SR 558 begins at an intersection with SR 45, in rural Columbiana County. The route heads northeast as a two-lane highway, passing through woodland. The road makes a sharp curve due east passing through woodland and farmland. The highway turns southeast and enters Franklin Square. In Franklin Square the route passes through residential properties. SR 558 has an intersection with SR 164 in rural Fairfield Township. After SR 164, SR 558 crosses over SR 11, without any access. The route continues southeast passing through woodland, with houses. The road has an intersection with SR 517. This intersection is the western end of the concurrency between SR 517 and SR 558.

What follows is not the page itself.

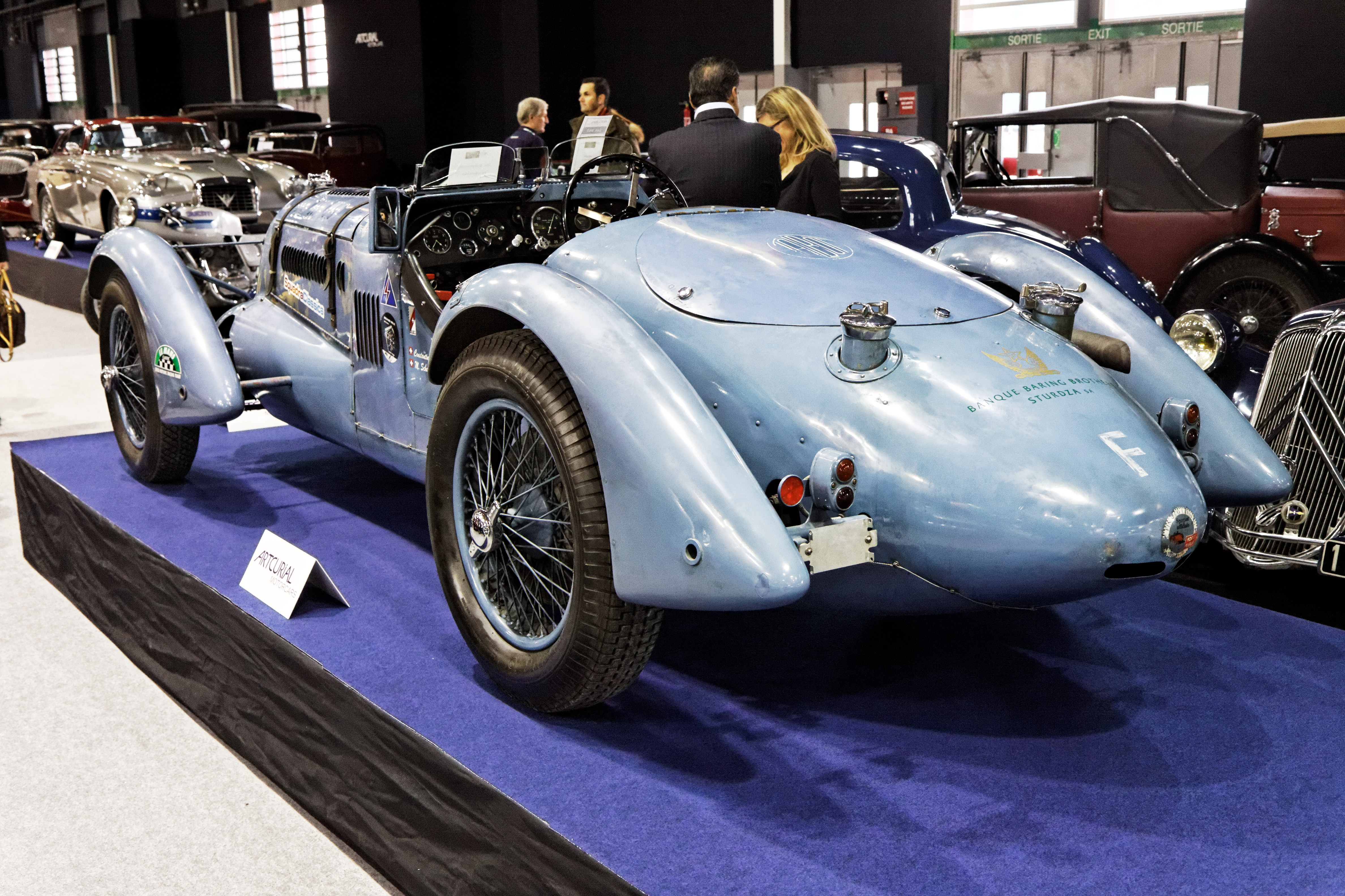 Une Talbot T150C présentée lors du salon Retromobile 2013.

The concurrency heads east and enters East Fairfield. In East Fairfield the highway passes through commercial properties and has an intersection with SR 7. The intersection with SR 7 is the eastern terminus of SR 517. East of SR 7, the route passes through residential, before leaving East Fairfield. The highway curves northeast passing through woodland and farmland. The route has an intersection with SR 46. This intersection is the western end of the SR 46 and SR 558 concurrency. The two routes head southeast, before curving northeast. The concurrency parallel Norfolk Southern Railroad tracks. The route heads east-northeast entering East Palestine. The highway passes through residential properties, heading towards downtown East Palestine. In downtown the route has a traffic signal at SR 170. This traffic signal is the eastern terminus of SR 558, it is also the southern terminus of SR 46.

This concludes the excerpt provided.